About the Target

The TP53 gene encodes the p53 protein, which plays a crucial role in cancer therapy. Various strategies can be used to target wild-type (wtp53) and mutant (mutp53) p53 proteins in cancer treatment. In cancers with wtp53, MDM2 inhibitors prevent p53 degradation and enhance its tumor-suppressive functions. For mutp53, specific p53 mutation targeting agents and inhibitors promote degradation or restore wild-type p53 functions. These strategies aim to induce tumor-suppressive responses such as cell cycle arrest, apoptosis, and senescence to inhibit tumor initiation and progression [1].

In HPV-driven carcinogenesis, the overexpression of E6 and E7 viral oncogenes leads to p53 and Rb degradation, resulting in deregulation of the cell cycle and oncogenes expression. This, combined with epigenetic and genetic modifications, can lead to the development of cancer. Additionally, microRNAs play a role in malignant transformation caused by HPVE6 and E7 expression in cervical cancer [2].

Certain thiol-binding small molecules can reactivate mutant p53 and induce oxidative stress and cell death. These compounds bind preferentially to specific cysteine residues in mutant p53, leading to thermostabilization and activation of p53 target genes. They can also react with cellular antioxidant components, further promoting oxidative stress and tumor cell death [3].

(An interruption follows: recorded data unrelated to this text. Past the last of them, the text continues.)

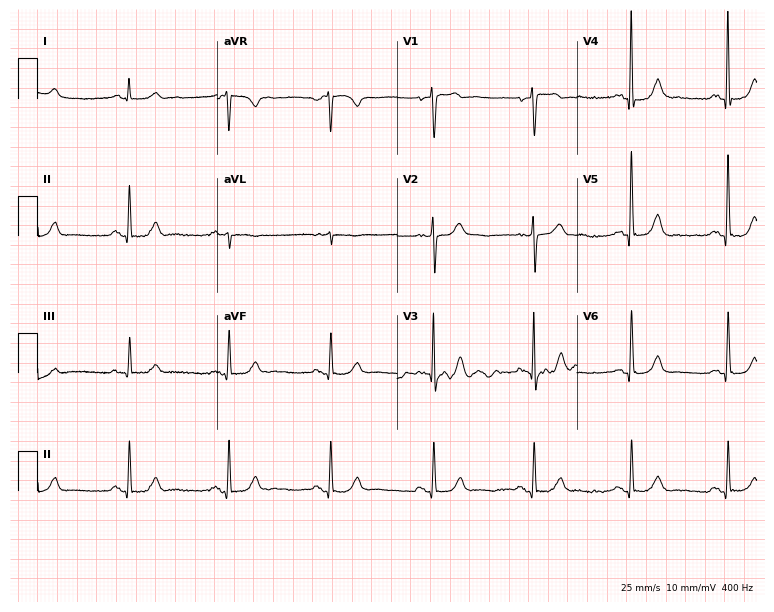
ECG — a man, 64 years old. Labelled as a normal ECG.
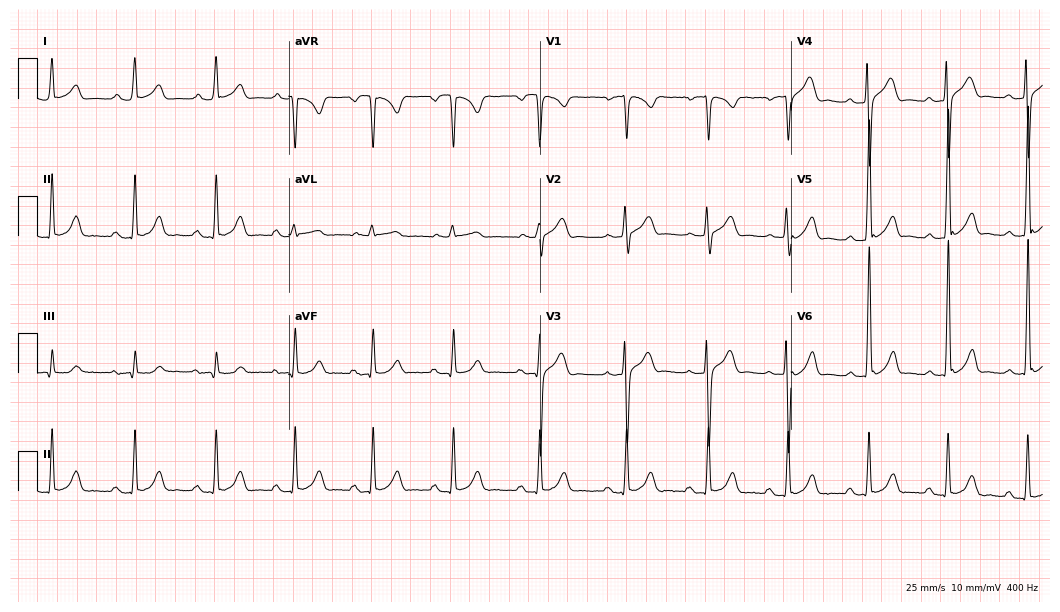
Electrocardiogram, a 25-year-old male. Overall reading on record: normal ECG.
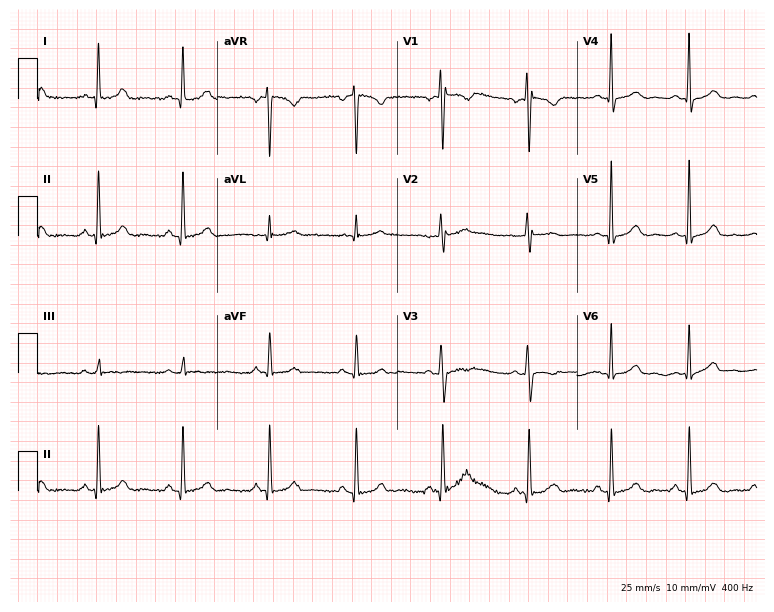
12-lead ECG from a 24-year-old female. Recorded interpretation: within normal limits.

Therapeutic approaches targeting E3 ligases in the context of p53 show promise for both wild-type and mutant p53. In wild-type p53, antagonizing E3 ligases MDM2 and COP1 can stabilize and activate p53. In mutant p53, certain compounds can induce mutant p53 degradation by targeting E3 ligases directly or indirectly [4].

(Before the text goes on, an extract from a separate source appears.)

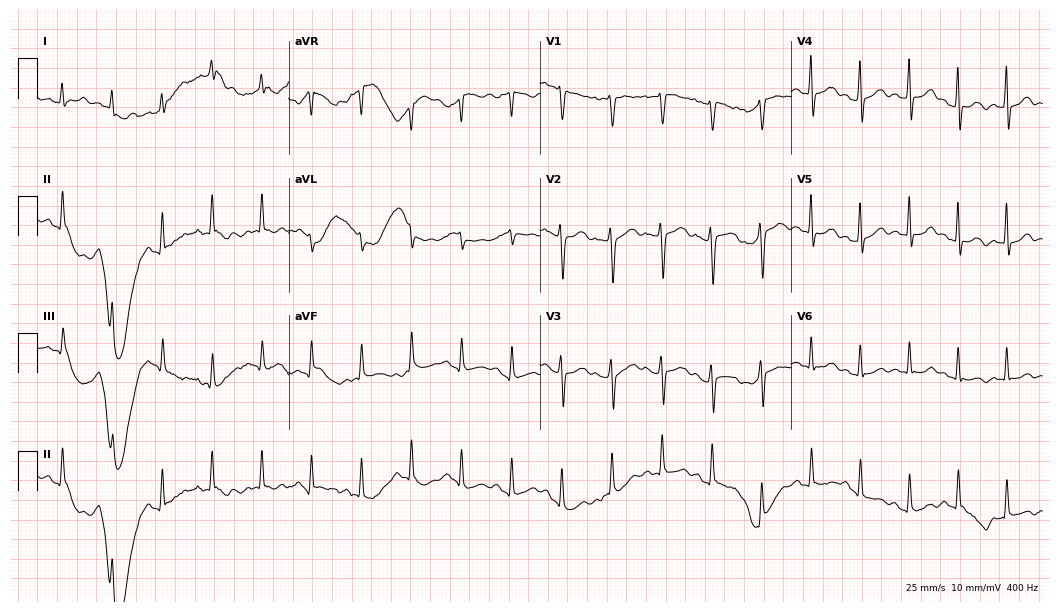
Resting 12-lead electrocardiogram. Patient: a 22-year-old female. None of these six findings is recorded: first-degree AV block, right bundle branch block, left bundle branch block, sinus bradycardia, atrial fibrillation, sinus tachycardia. Only these six findings were labelled.
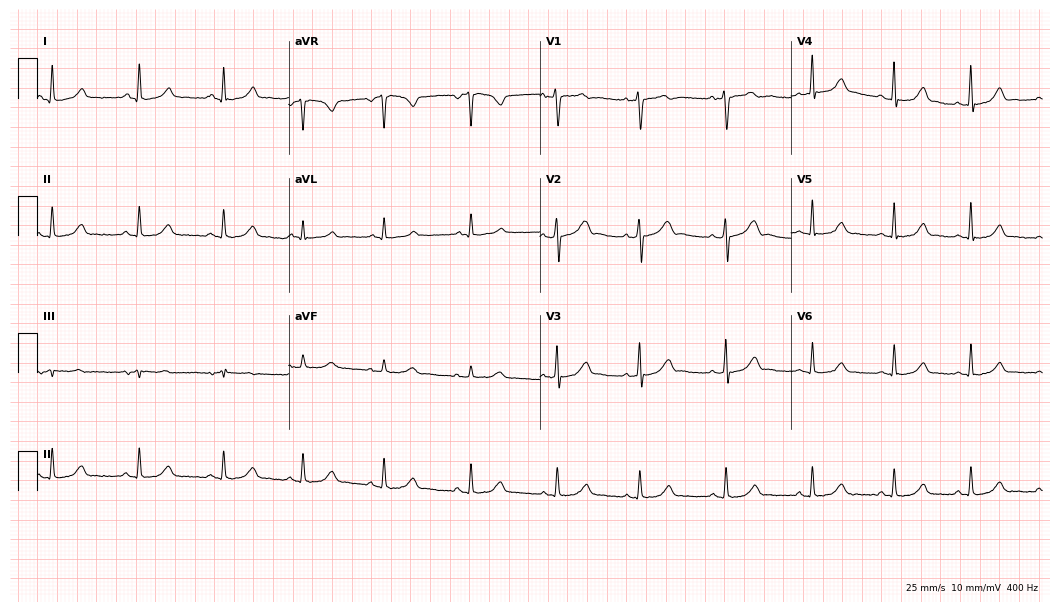
Electrocardiogram (10.2-second recording at 400 Hz), a 20-year-old female. Of the six screened findings (first-degree AV block, right bundle branch block, left bundle branch block, sinus bradycardia, atrial fibrillation, sinus tachycardia), none is recorded.

Puma, a target gene of p53, plays a critical role in mediating p53-induced apoptosis. Puma activates Bax/Bak, resulting in the release of cytochrome c and the induction of apoptosis. Loss of Puma function can hinder apoptosis [5].

In conclusion, strategies targeting TP53 aim to restore wild-type p53 functions in mutants or enhance the tumor-suppressive functions of wild-type p53. This can be achieved through various approaches such as MDM2 inhibitors, mutation-specific targeting agents, E3 ligase targeting compounds, and the activation of downstream targets like Puma. These strategies ultimately aim to induce tumor-suppressive responses and promote apoptosis in cancer cells.
Based on the given context information, here are some key viewpoints regarding the mechanism of action and therapeutic strategies of TP53 (p53):

Mechanism of action of PFD in the early stages of hepatocellular carcinoma (HCC):
- PFD activates the PPARgamma signaling pathway, which modifies the translocation of NF-kB p65/p50, preventing inflammation and HCC development. It also increases p53 activity and caspase 3 activation [6].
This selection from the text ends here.